Valuations for Indian equities are looking eerily similar to 2007, a top brokerage said. BSE500 companies are trading at median trailing price to earnings multiples of 43x, nearly twice the median earnings growth and substantially higher than any time in the past. The market cap to GDP ratio is at a record. The valuation premiums of small and mid-caps to headline indices are at historical highs. Equity valuations relative to interest rates and the earnings yield minus bond yield gap are also flashing red (see table).

“Valuations are now extreme,” said a note put out by Nuvama Institutional Equities. “While companies boast of better cashflows today, the growth, RoE and capex was significantly better in 2007. Expect sub-par five-year returns of lower than 5 per cent CAGR with potential drawdowns à la 2000, 2007.”

Earnings growth has moderated and US recession risks are rising, which could hit investors’ appetite for equities, the brokerage said. And while domestic flows continue to remain strong, household exposure to equities stands at an all-time high even as income dynamics are weakening.

“Valuations across market capitalisations are above their long-term averages. One can see some amount of consolidation given that triggers such as the elections and Budget are already behind us,” said Ashish Gupta, CIO, Axis Mutual Fund.

Nuvama believes that while the quality of SMIDs may have improved, the premiums are highly unsustainable. “Cyclicals and mid-caps have rallied only in India and have been largely rangebound globally. Such decoupling is very unusual. While India does outperform EMs during bull phases, its melt up this time is quite unique,” it said.

“Over the past year, mid- and small-cap indices have outperformed the Nifty 50 by 24 per cent and 31 per cent, respectively, with some sectors particularly amongst industrials trading at a premium. Mean reversion is expected in these richly valued sectors,” added a note by Mirae Asset Investment Managers.
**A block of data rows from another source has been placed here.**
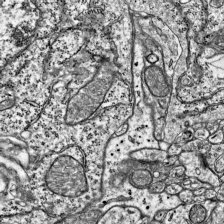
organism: Mouse
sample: Visual Cortex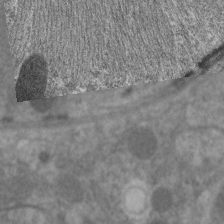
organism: C. elegans
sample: Pharynx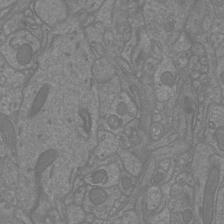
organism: Mouse
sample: Cortical neurons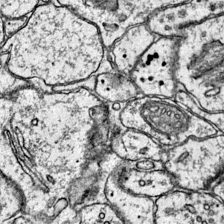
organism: Mouse
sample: Primary visual cortex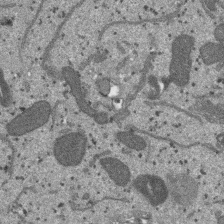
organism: Human
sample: Lung epithelial cells infected with SARS-CoV-2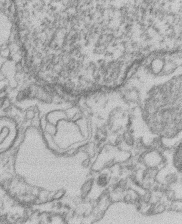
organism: Mouse
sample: T cell stromal cell synapse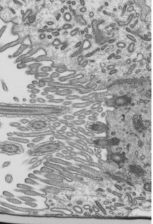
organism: Mouse
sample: Mouse epididymis efferent ductule cilia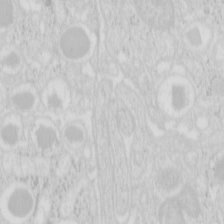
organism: Mouse
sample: Pancreas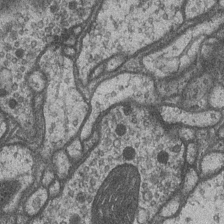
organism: Drosophila
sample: Optic medulla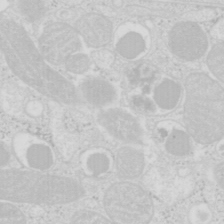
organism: Mouse
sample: Pancreas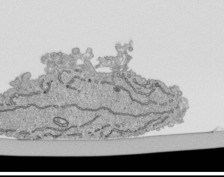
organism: Human
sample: Mitochondria in HCT116 cells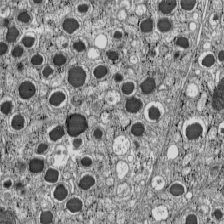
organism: C57BL Mouse
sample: Pancreatic islet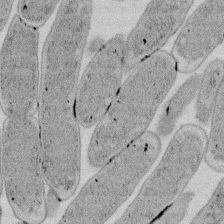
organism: E. coli
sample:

In the past, after a melt up, mid caps have had large phases of consolidation with drawdowns. Post the peak in 2018, mid-caps corrected by 30-40 per cent and were up only 20 per cent from their 2018 peak as of March 2023.

Sectoral bets

The brokerage believes that FMCG and telecom can be good bets in the current environment. “FMCG‘s relative performance is inversely linked to Nifty earnings and with the latter likely to underperform, there is a strong case for FMCG’s outperformance. Price hikes and peaking capex are likely to result in large cashflow generation for telecom companies.”

Axis MF’s Gupta is positive on consumption and believes that improving rural demand coupled with the government’s initiatives on upskilling the youth can boost demand in the longer run. “A good monsoon will add to better crops and lower inflation. The trend of premiumisation continues, benefiting various segments within consumer discretionary. Automobiles, real estate and high-end retail have all experienced growth. Separately, the housing sector is witnessing increased absorption across India, and with the government’s emphasis on affordable housing, real estate, building materials and related industries are poised to benefit,” he said.

Mirae Asset feels that diversified equity funds such as large-caps, flexi-caps and multi-caps are most suited in this environment. Hybrid funds, given their flexibility in asset allocation, can also be made part of the core portfolio.